The emphasis of Mamet’s quote is mine. Fact is, Feinberg is being paid by BP to run the Fund, and being paid by BP to promote the Fund. That’s enough to create the appearance of impropriety.

Among judges, it is unnecessary to demonstrate the reality of impartiality; the paramount concern is the appearance of impropriety:

The goal of section 455(a) is to avoid even the appearance of partiality. If it would appear to a reasonable person that a judge has knowledge of facts that would give him an interest in the litigation then an appearance of partiality is created even though no actual partiality exists because the judge does not recall the facts, because the judge actually has no interest in the case or because the judge is pure in heart and incorruptible. The judge’s forgetfulness, however, is not the sort of objectively ascertainable fact that can avoid the appearance of partiality. Hall v. Small Business Administration, 695 F. 2d 175, 179 (5th Cir. 1983). Under section 455(a), therefore, recusal is required even when a judge lacks actual knowledge of the facts indicating his interest or bias in the case if a reasonable person, knowing all the circumstances, would expect that the judge would have actual knowledge." 796 F. 2d, at 802.

Liljeberg v. Health Services Acquisition Corp., 486 US 847, 860-862 (1988)(quoting the Second Circuit).

So it goes with Ken Feinberg.

What will it take to fix that? Personally, I don’t think we need to know every detail, but we do need to know more.

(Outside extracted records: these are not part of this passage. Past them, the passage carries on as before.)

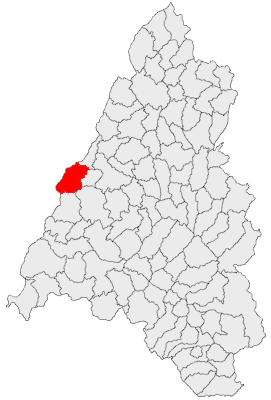 Categorie:Hărţi ale judeţului Bihor
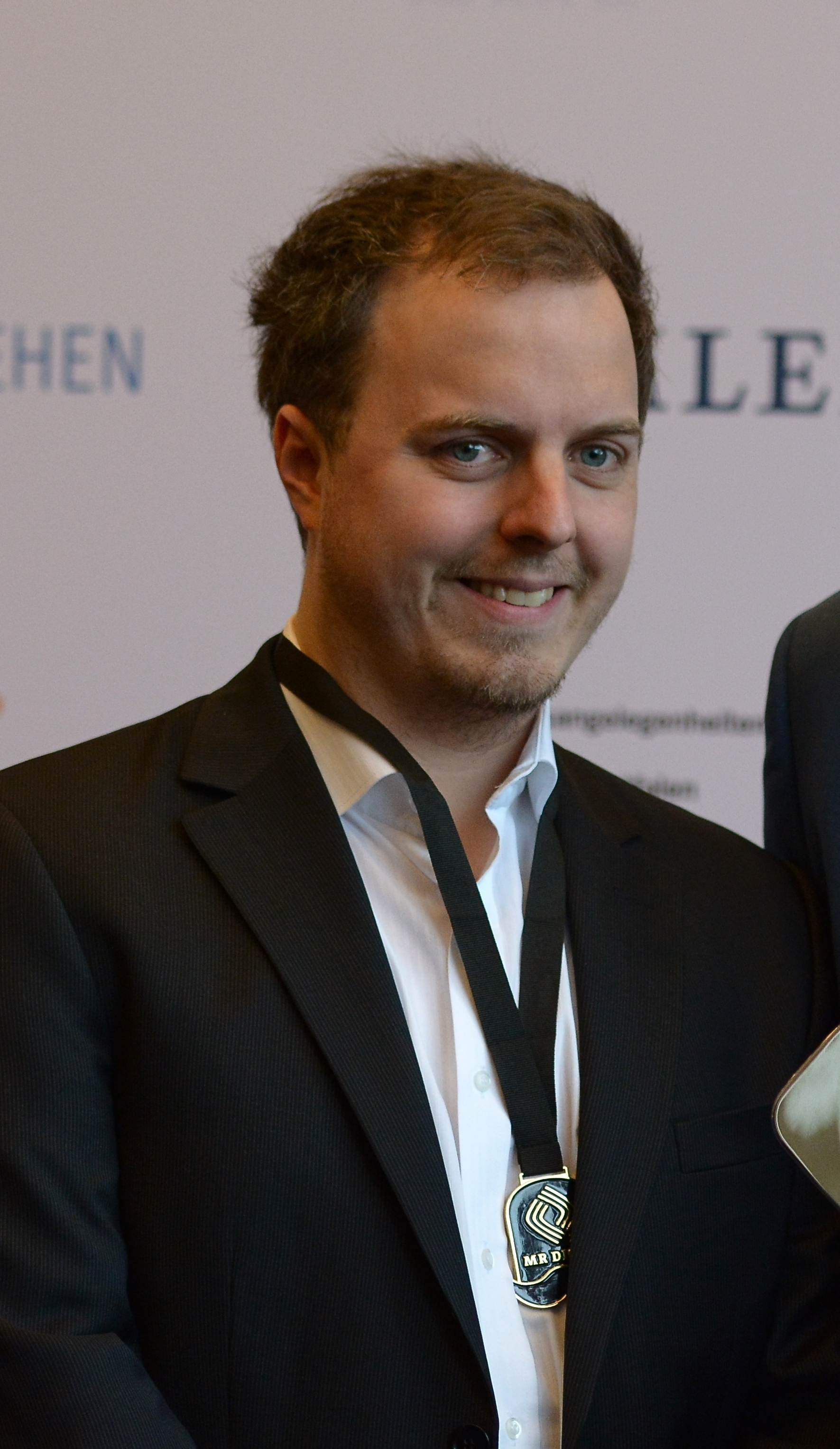 Verleihung des Grimme-Preises 2015.
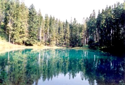 Foto: Jurdik Juraj, Jezersko 2005
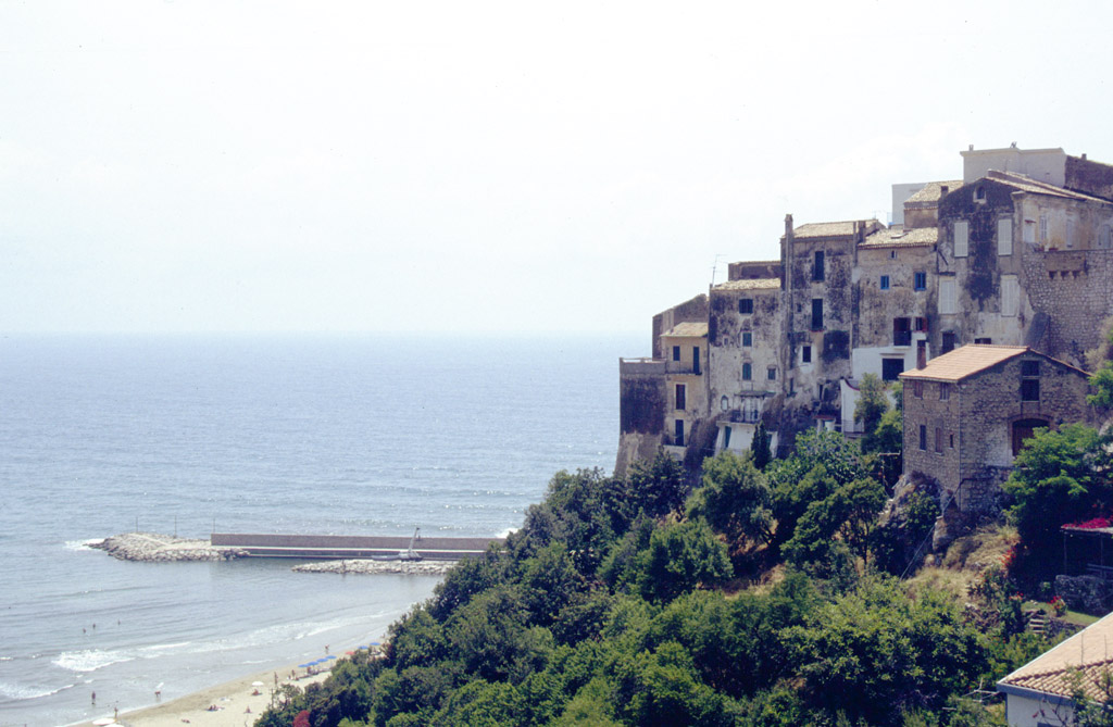 Sperlonga, Lazio, Italia
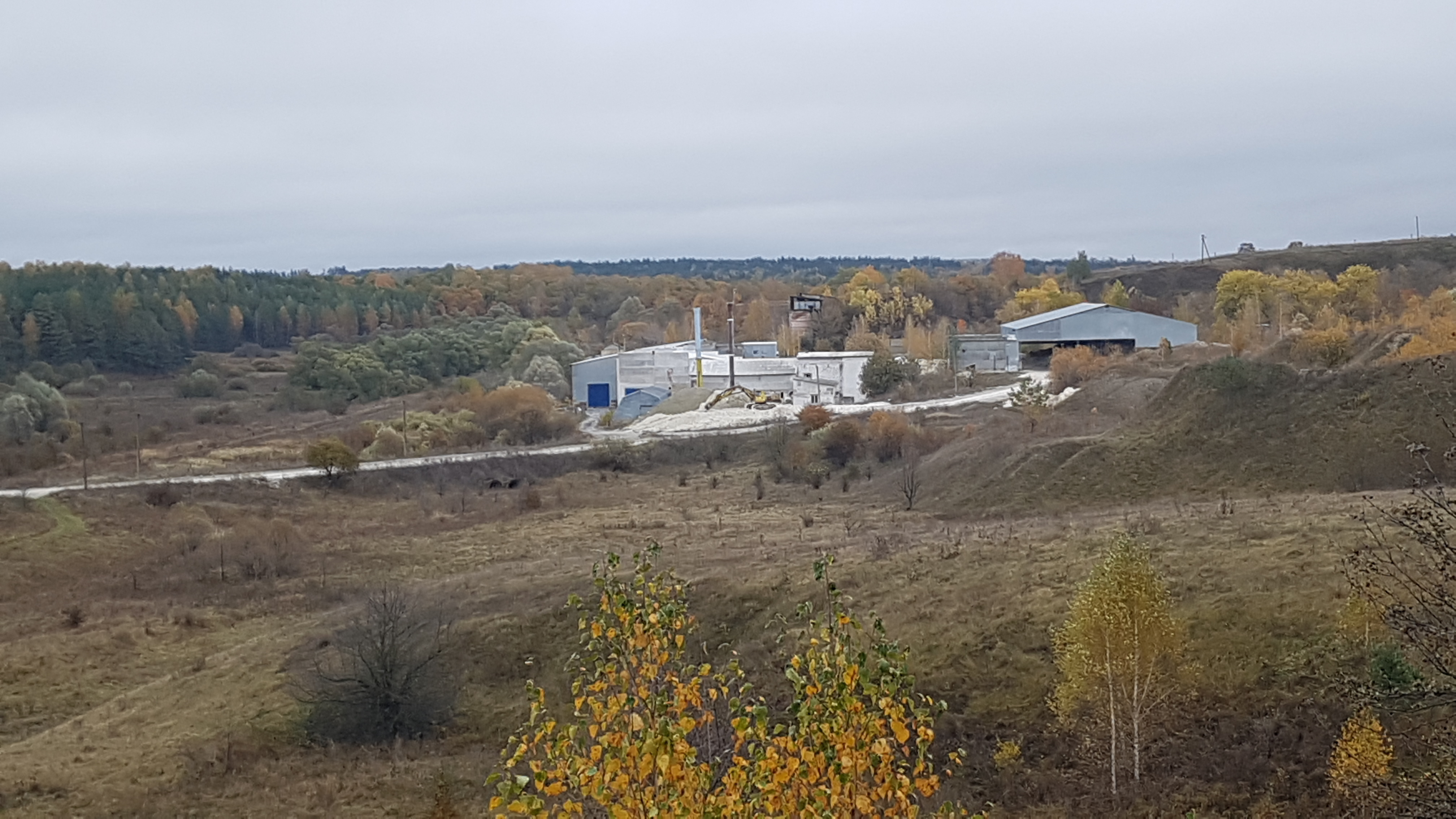 Вигляд на млин Заруцького вапнового заводу, с. Будівельне 15.10.2017
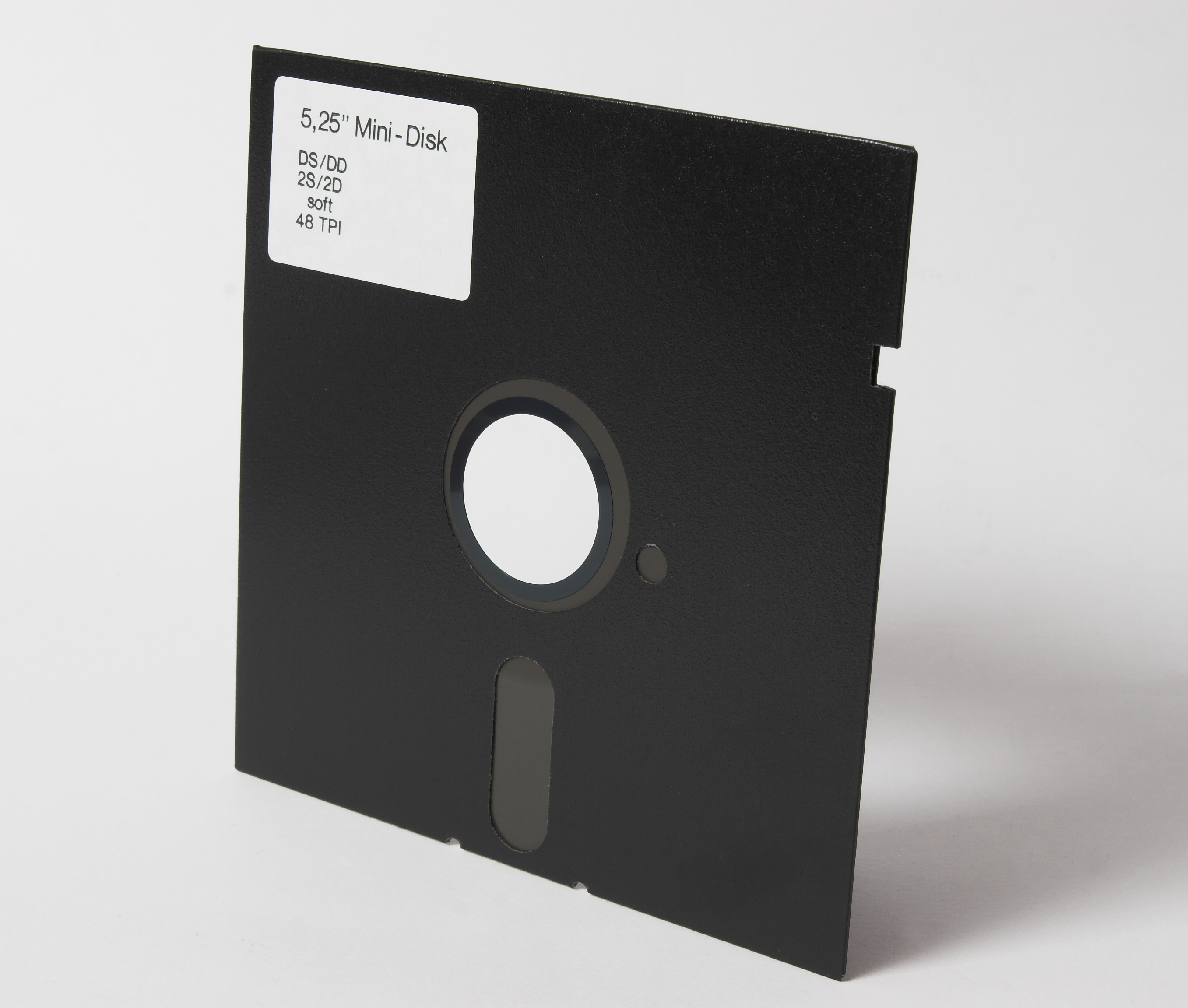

I don’t need to know exactly how much he is being paid, but I do want to know if it is (a) hourly or fixed and (b) if it is significantly above or below his normal rate. Those two elements could, potentially, create an incentive either to draw out the work or to hurry through the claims to get back to his more profitable work.

Do I think he will do that? No, but that’s not the issue: the issue is if it appears that his judgment could be affected by his compensation, and I think it’s fair to say such an appearance exists. The victims of the spill — the ones who are being asked to trust his judgment — deserve to know a little more before they sign on.  

Judicial supremacy made an unexpected comeback this week with Martin Feldman of the Eastern District of Louisiana, a "fair" and "terrifying" judge (who, for what it’s worth, dismissed one of my cases a few months ago — no hard feelings), granting an injunction against the Secretary of the Interior from enforcing the Obama administration’s moratorium on deepwater oil drilling because the moratorium was "arbitrary and capricious:"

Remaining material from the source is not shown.